Unveiling the hidden cost of AWS DMS: what you need to know.
AWS Database Migration Service, commonly abbreviated as "AWS DMS", is a service developed to streamline the transition of customers databases from on-premise systems to the AWS Cloud.
Since its launch in general availability in 2016, this service has undergone numerous updates, with the most significant recent enhancement being the introduction of DMS Serverless.
Full Load vs Capture Data Change (CDC)
DMS offers 3 possibilities to migrate your database:
- 1️⃣ Full Load - Migrate existing data from your source database to the target of your choice.
- 2️⃣ Full Load and CDC - Migrate existing data and replicate ongoing changes
- 3️⃣ CDC only - Only replicate ongoing changes
Option1️⃣ is recommended by AWS, following a lift-and-shift migration strategy. The two others are designed to fit with every customer specific use case and constraints, but is not recommended for a daily production usage.
The hidden cost
Even so, many companies still rely on DMS to replicate on the fly ongoing data from their legacy on-premise databases to RDS instances. Moving an entire company with thousands of technical stack or product (and associated data) can be a long and complicated journey, paired with technical challenges and associated delays.

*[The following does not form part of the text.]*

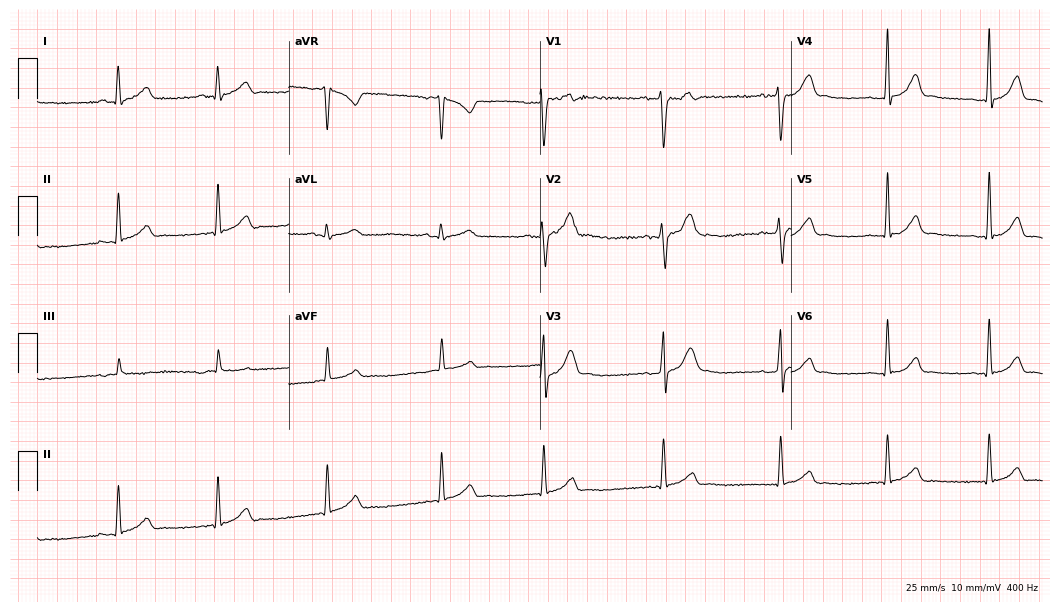
Standard 12-lead ECG recorded from a 23-year-old male. None of these six findings is recorded: first-degree AV block, right bundle branch block, left bundle branch block, sinus bradycardia, atrial fibrillation, sinus tachycardia.

As this is a good practice to get some observability from a production system, logs export to Cloudwatch must be activated, using replication task settings:
"Logging": {
"EnableLogging": true
},
On your behalf, DMS task will create the Log Group of the replication instance, and put into the Log Stream of the associated task. DMS will also destroy the Log Group and Streams if the DMS Replication Instance is destroyed.
The main issue here is about the Cloudwatch Log Group settings:
- 🏷️ - No tags are propagated from your replication instance to the log group. This broke ABAC access policies.
- 💵 - No retention policy can be set by default, resulting to applying a "never expire" policy, as this the default on Cloudwatch.
To me, the last point is the most critical: considering a DMS replication task running since years in production in CDC mode with log export enable (with a default verbosity), monthly costs can be huge:
According to AWS calculator tool, 2405.22 GB of data is billed on eu-central-1 (Frankfurt):
- ~$1500 per month.
- ~$18.000 per year.
Mitigate the cost
As DMS must manage the lifecycle of the Log Group (creation and destruction), you cannot pre-create a Cloudwatch Log Group and ask DMS to use it - it will result to an error.
I recommend the following approach to mitigate both ABAC and billing issue:
- Create a Step Function with two steps:
- Cloudwatch Logs - TagLogGroup
- Cloudwatch Logs - PutRetentionPolicy
- Create an EventBridge rule triggered by CreateLogGroup API call.
- Use the Step Function as target
This solution is easy to create, maintain, observe, cost-effective yet powerful.